Tag · 1 icons

2K

1 transparent PNG icons tagged #2K. Use these for product UI, marketing pages, comparison tables, and developer documentation.

Working with 2k icons

Tags on IconDrop describe the literal subject of an icon, not the visual style. Searching by tag is the fastest way to find every visual that depicts the same concept across different design treatments. The #2K tag groups every brand mark in our archive that fits the 2k bucket, regardless of brand colour, level of detail, or category placement. When publishing roundups or comparison content that name several brands carrying this tag, contextual outbound links to authoritative reviews or to each brand's own product page improve editorial credibility and search-engine signals.

That makes tag pages especially useful when you are designing a screen and need three different ways to represent the same concept — for example a primary navigation icon, a thumbnail in a card, and a hero illustration. Pull the simplest mark for the nav, a colourful filled mark for the thumbnail, and a more elaborate scene for the hero. All three carry the same meaning to your user without looking like duplicates.

You can also combine tags with categories to narrow further. Open any icon detail page from the grid above to see its full tag set, then click another tag to pivot. Most designers end up navigating IconDrop tag-to-tag rather than category-to-category, because tags follow how products are actually built — by feature, not by visual family.

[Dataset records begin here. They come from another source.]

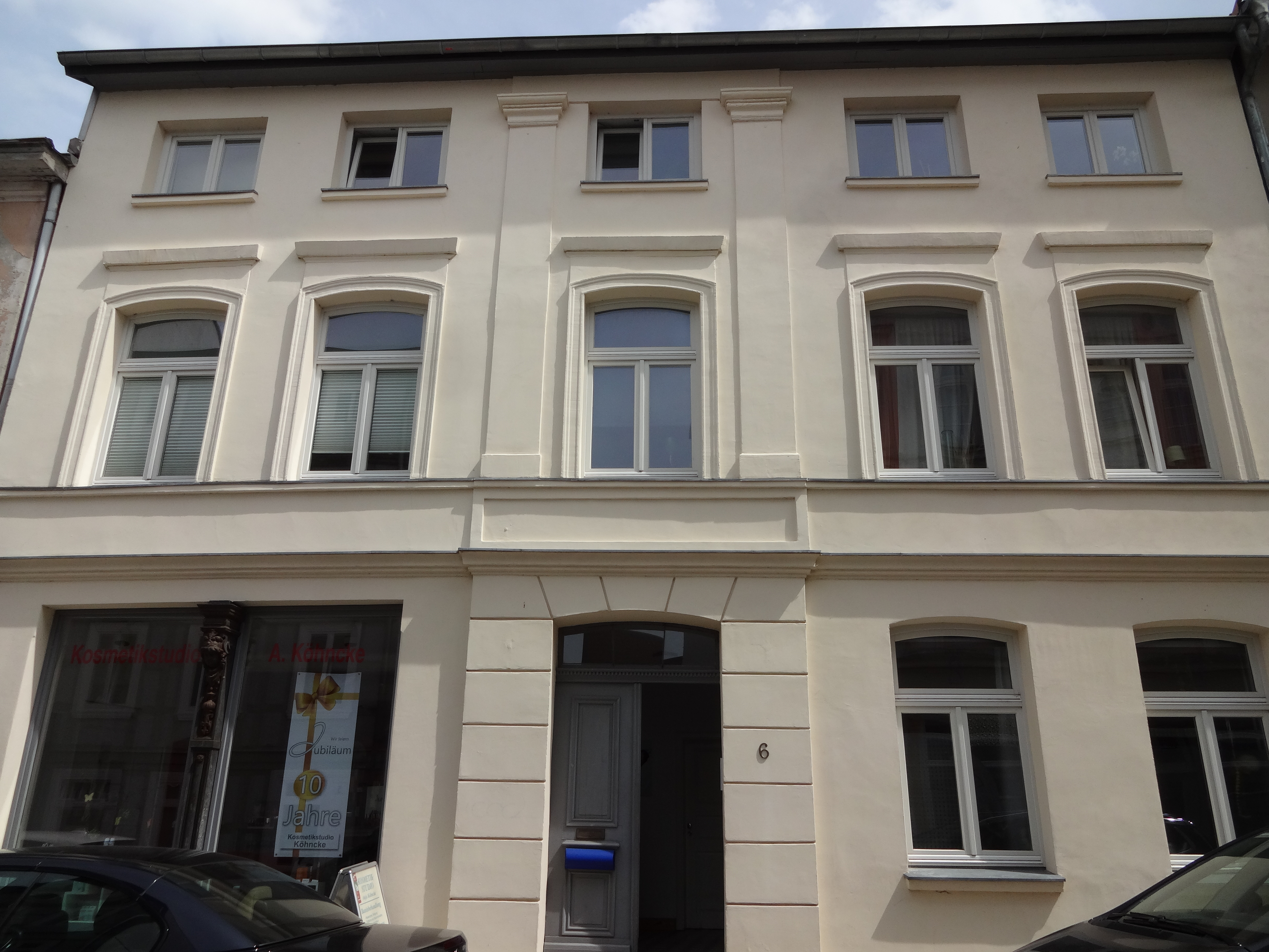 Denkmalgeschütztes Haus in der Schusterstraße 6 in Schwerin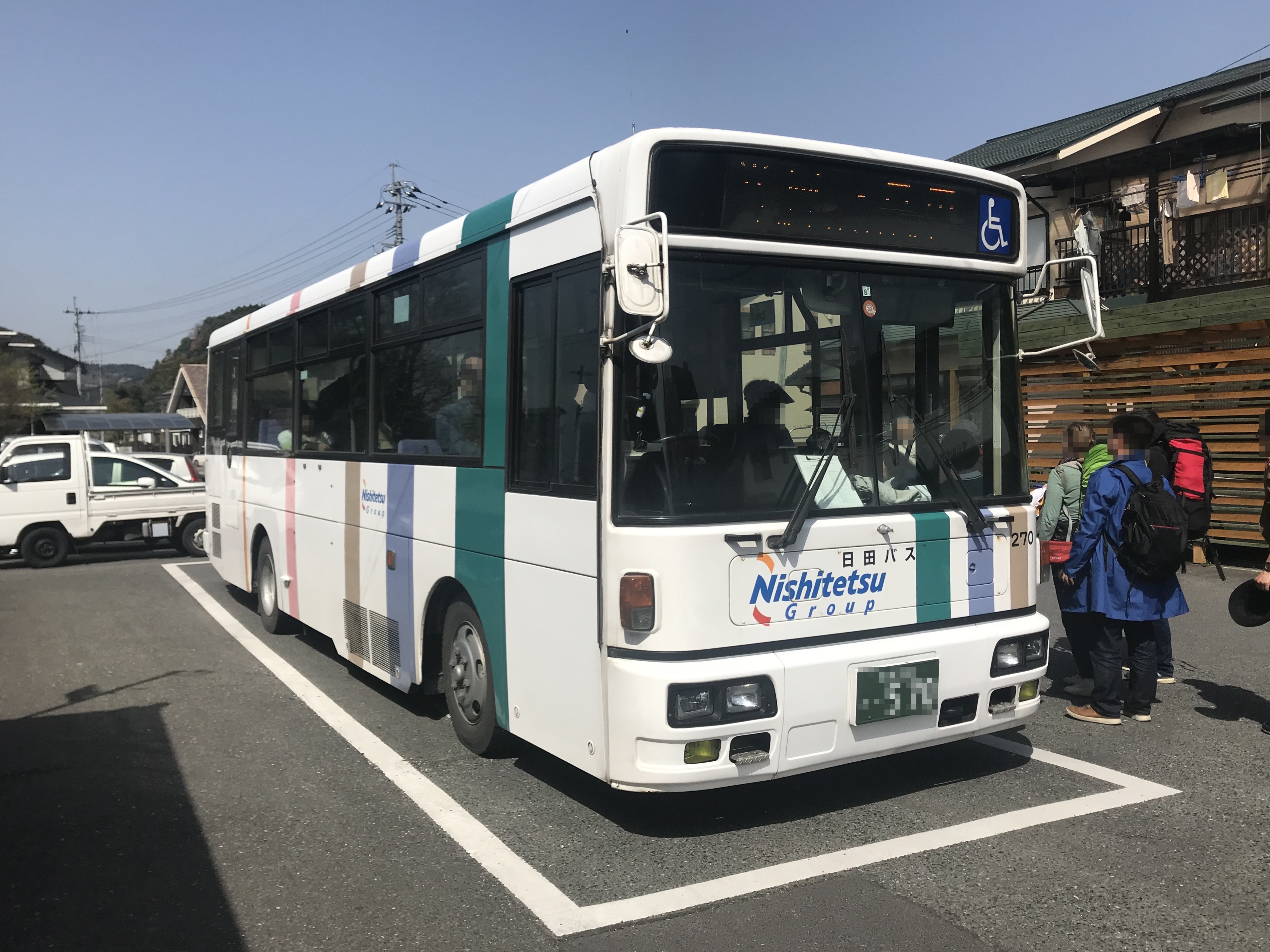 光岡駅前の日田行き鉄道代行バス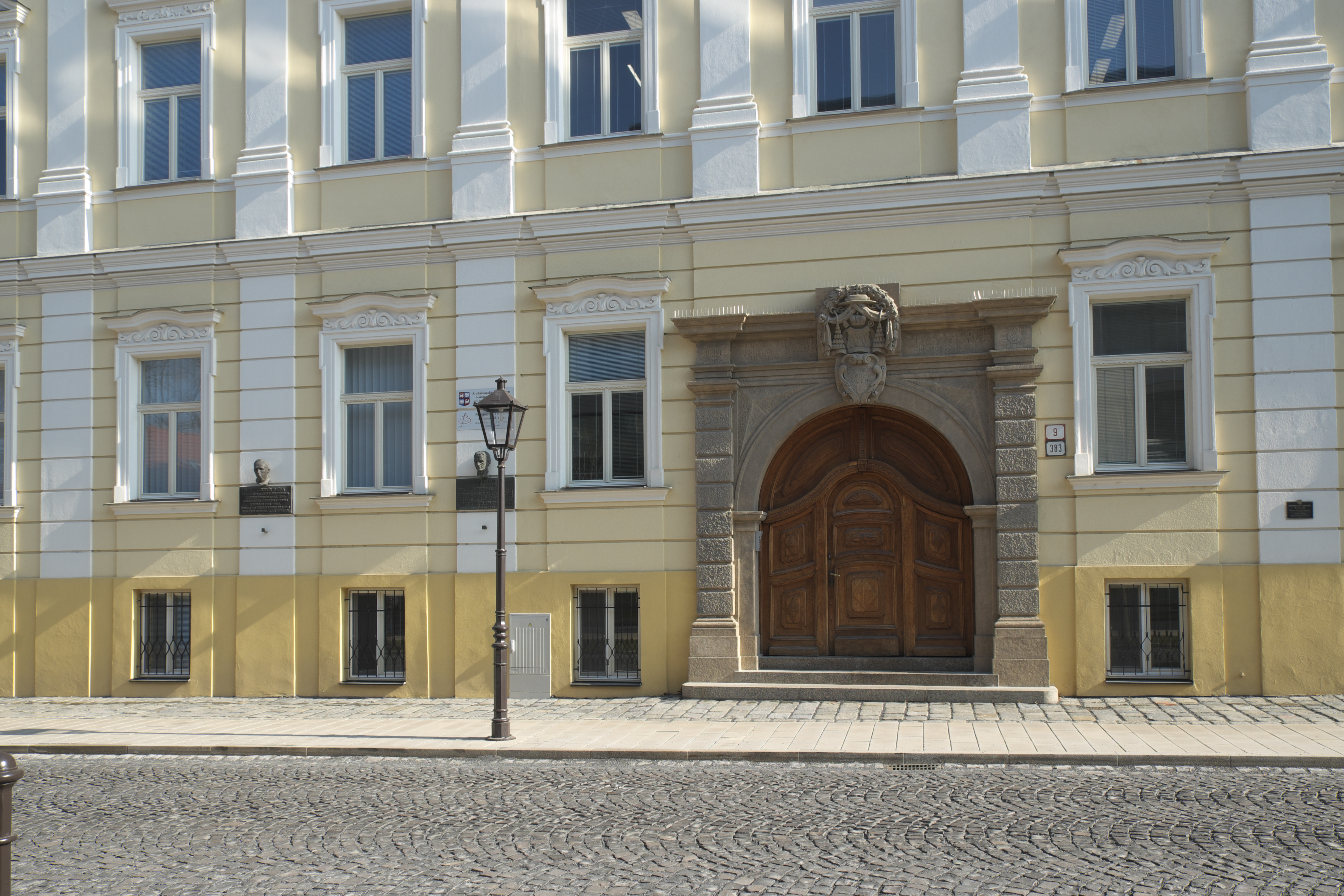 Seminar Rubrorum, Hollého, in Trnava (Slowakei)

Tips for picking the right icon

  • Choose icons with a consistent visual weight across a screen — mixing line-mark and filled-mark brands makes a UI feel cluttered.
  • Prefer the official brand mark when the surface is referencing the brand specifically; prefer a generic glyph when the surface is referencing the concept.
  • If your product brand has a strong colour, recolour only the most important icons (primary CTAs, brand affordances) and leave the rest in their native brand hue.
  • For accessibility, never rely on an icon alone — pair it with a short text label or aria-label so screen readers can announce it.